Now let's try fitting an O(n^q) curve to the results.  I use a semi-calculated, semi-empirical starting point, with a starting order of O(n^1.5).

In [None]:
let lengthsFloat = lengths |> List.map float |> Array.ofList
let timingsFloat = timings |> List.map float |> Array.ofList

let first<'a> (arr: 'a[]) = arr[0]
let last<'a> (arr: 'a[]) = arr[arr.Length - 1]

// These scaling factors are used to give the parameters p0, p1 and p2 similar magnitudes, which tends to work best with fitting algorithms.
let p2scale = 0.75 // assuming O(1.5) as a starting point
let p1scale = ((last timingsFloat) - (first timingsFloat)) / ((last lengthsFloat) - (first lengthsFloat))
let p0scale = (first timingsFloat) - p1scale * (first lengthsFloat)
(p0scale, p1scale, p2scale)

In [None]:

let fitFunc (p0:float) (p1:float) (p2:float) (x:float) =
    // printfn "p0 = %f, p1 = %f, p2 = %f, x = %f" p0 p1 p2 x
    (p0*p0scale) + (p1*p1scale) * x**(p2*p2scale)

let p0init = 1.
let p1init = 1.
let p2init = 2. // assuming O(1.5) as a starting point
let tolerance = 0.1
let maxIterations = 10000
(p0init, p1init, p2init)

In [None]:
let (p0, p1, p2) = Fit.Curve(lengthsFloat, timingsFloat, fitFunc, p0init, p1init, p2init, tolerance, maxIterations).ToTuple()
(p0, p1, p2)

OK, let's plot the measurements and the fit together.

In [None]:
let measurementCurve = Scatter(x = lengths, y = timings, name="Measurements")

let fitLengths = {(lengths |> List.min)..(lengths |> List.max)} |> Seq.map float |> Array.ofSeq
let fitTimings = fitLengths |> Array.map (fun x -> fitFunc p0 p1 p2 x)
let fitCurve = Scatter(x = fitLengths, y = fitTimings, name="O(n) Fit Curve")

[measurementCurve; fitCurve]
|> Chart.Plot
|> Chart.WithTitle("Solution Time vs.
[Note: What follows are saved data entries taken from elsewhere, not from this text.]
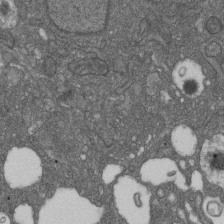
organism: Drosophila
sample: Nephrocyte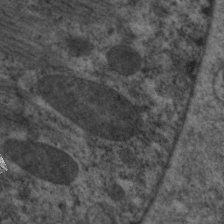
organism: C. elegans
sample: Pharynx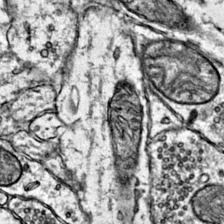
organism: Mouse
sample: Primary visual cortex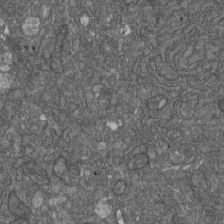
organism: Drosophila
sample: Nephrocyte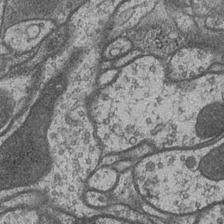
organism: Drosophila
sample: Optic medulla

Set Size")
|> Chart.WithXTitle("Set Size")
|> Chart.WithYTitle("Solution Time in Microsec")

In [None]:
let q = p2*p2scale
q

So, approximately, the order of 'solution1' is close to O(n).

## Appendix

**Note from Nicolas** If your set length is N, then your solution value must be in the range 0..N.